Le 11 mars, plus de 160 sénateurs de droite et du centre avaient écrit à François Bayrou pour lui demander de renoncer à la publication du décret (relire notre article), fustigeant l’absence de « vision globale ». Ils n’ont obtenu aucune réponse à ce jour, de quoi renforcer leurs craintes alors que la consultation finale du public sur le projet de PPE s’achève cette semaine.
« On va tout droit vers un black-out », met en garde l’ancien patron de RTE
Selon le dernier projet de PPE, entre 35 % et 40 % de la production d’électricité décarbonée doit être assurée par l’électricité photovoltaïque et les parcs éoliens (terrestres et maritimes) en 2035. Plusieurs anciens cadres de la filière ont alerté aux côtés des parlementaires, au Sénat ce 1er avril, sur les conséquences d’un tel niveau d’énergies intermittentes.
Outre les investissements lourds qui se répercuteront pour les particuliers et les entreprises, en raison du niveau de subventions à ces énergies et des coûts importants du raccordement, plusieurs spécialistes y voient également un risque sur la stabilité du réseau. « Si on atteint l’objectif fixé par le Green deal (le Pacte vert, qui intègre les initiatives de la Commission européenne pour assurer la neutralité carbone en 2050, ndlr), on va tout droit vers un black-out, un effondrement du système électrique », a mis en garde André Merlin, directeur de RTE (le gestionnaire du réseau de transport d’électricité) de 2000 à 2007. Dénonçant des objectifs « irréalistes et déraisonnables », cet ingénieur polytechnicien a souligné que les énergies renouvelables, que le gouvernement souhaite voir monter en puissance, « ne sont pas pilotables et ne participent nullement au contrôle de la stabilité du système électrique ». L’ancien patron de RTE a également partagé ses inquiétudes sur l’évolution des tarifs, si la PPE devait être respectée. « Le prix de l’électricité en 2035 pour les particuliers, ça va doubler », a-t-il calculé.
« On est en train de gâcher un des atouts de la compétitivité de la France », s’est également ému l’ancien président-directeur général d’EDF, Henri Proglio (2009-2014). « Il faut réinvestir dans le nucléaire beaucoup plus fortement que ce qu’annonce la PPE aujourd’hui », a encouragé le sénateur Vincent Delahaye. Le projet de planification confirme le programme de construction de 6 nouveaux EPR 2, mais laisse un nouveau lot de 8 EPR 2 au stade d’une étude.

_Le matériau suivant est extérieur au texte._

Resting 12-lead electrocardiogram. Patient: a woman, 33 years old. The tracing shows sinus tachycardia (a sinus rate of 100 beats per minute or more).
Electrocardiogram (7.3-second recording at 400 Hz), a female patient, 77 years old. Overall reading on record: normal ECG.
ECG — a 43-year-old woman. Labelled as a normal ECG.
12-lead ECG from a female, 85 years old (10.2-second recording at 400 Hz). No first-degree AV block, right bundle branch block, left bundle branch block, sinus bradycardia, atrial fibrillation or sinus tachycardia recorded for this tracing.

Bien décidés à se prononcer sur la trajectoire, les députés ont profité de l’examen du projet de loi de simplification de la vie économique pour mettre un pied dans la porte. Ils ont adopté un amendement en commission le 26 mars, pour exiger l’adoption au Parlement avant juillet 2026 d’une loi fixant les priorités d’action de la politique énergétique nationale pour les soixante années à venir.

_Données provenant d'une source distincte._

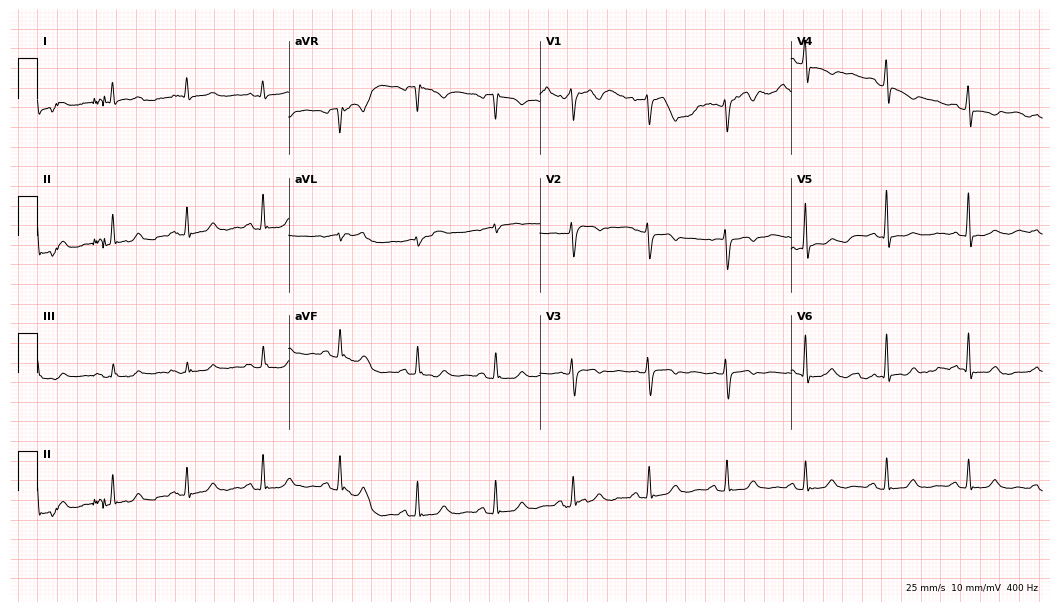
Standard 12-lead ECG recorded from a 47-year-old woman (10.2-second recording at 400 Hz). None of these six findings is recorded: first-degree AV block, right bundle branch block, left bundle branch block, sinus bradycardia, atrial fibrillation, sinus tachycardia. Findings outside these six are not listed.
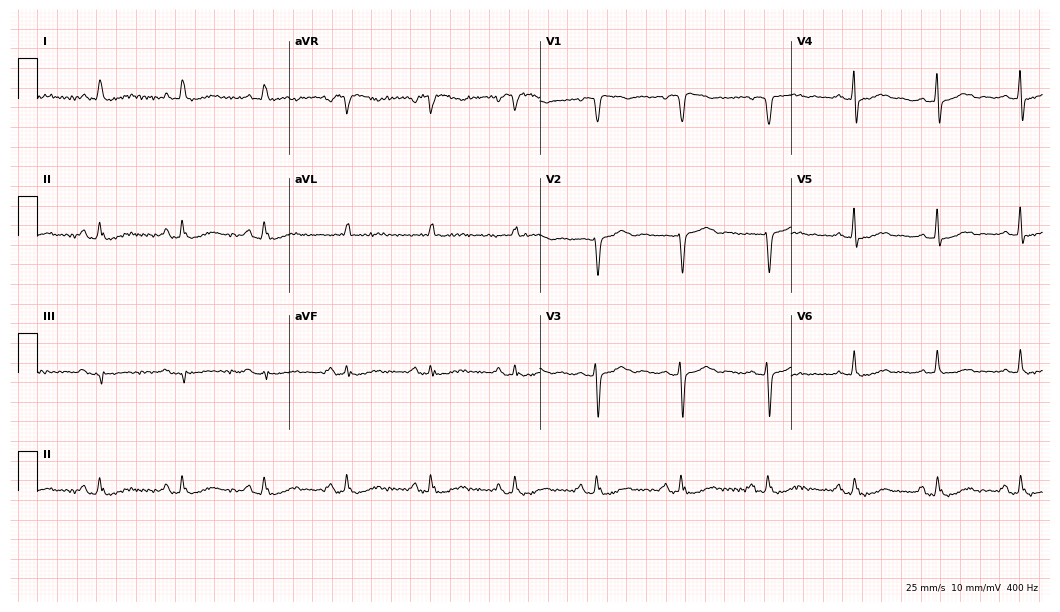
Resting 12-lead electrocardiogram. Patient: a 70-year-old female. None of these six findings is recorded: first-degree AV block, right bundle branch block, left bundle branch block, sinus bradycardia, atrial fibrillation, sinus tachycardia. Only these six findings were labelled.

Les parlementaires demandent la définition d’une trajectoire énergétique sur 60 ans
« Il renvoie par décret tout l’opérationnel à l’État, en le contraignant à une chose : ne pas faire de discrimination entre les énergies décarbonées », a défendu ce mardi Henri Alfandari (Horizons). Le député de l’Indre-et-Loire s’est dit optimiste sur les chances de survie de son amendement en commission mixte paritaire, au vu des équilibres de cette dernière. À condition que l’article soit confirmé au préalable en séance publique. La « finalisation » de cet amendement fait partie des demandes de l’appel du 1er avril.
Une autre possibilité d’obtenir un débat sur la trajectoire énergétique et la définition des objectifs serait d’inscrire à l’agenda de l’Assemblée nationale la proposition de loi du sénateur LR Daniel Gremillet, adoptée au Sénat en octobre 2024, a rappelé le sénateur LR Stéphane Piednoir. Pour rappel, la loi énergie-climat de 2019 prévoyait l’adoption tous les cinq ans d’une programmation énergétique, au plus tard le 1er juillet 2023. Le Parlement n’a jamais été saisi malgré cette disposition législative, et les sénateurs ont cherché à provoquer ce débat tant attendu.
L’épée de Damoclès d’une censure du RN
Invité de France Info le 28 mars, le ministre de l’Industrie et de l’Energie Marc Ferracci s’était dit « ouvert à l’idée de débattre […] y compris un débat avec un vote à la fin ». L’ancien député Renaissance a précisé que ce débat aurait lieu à l’occasion de l’examen de la proposition de loi Gremillet, qui sera inscrite « à un moment ou un autre », selon lui.
Il faut dire que le Rassemblement national, opposé lui aussi à la définition d’une stratégie par décret, fait désormais planer la menace d’une motion de censure, la politique énergétique venant se greffer à une liste de griefs qui s’allonge depuis plusieurs jours. « On y pense de plus en plus. C’est une ambiance globale qui monte », nous confiait un parlementaire RN il y a quelques jours. Les députés de Marine Le Pen ont d’ailleurs décidé de déposer un texte reprenant à l’identique la proposition de loi sénatoriale de l’automne.
Stéphane Piednoir a indiqué que l’Office parlementaire d’évaluation des choix scientifiques et technologiques (Opecst), qu’il préside, « évaluera les conséquences technologiques de ce mix énergétique qu’on nous impose depuis quelques années ».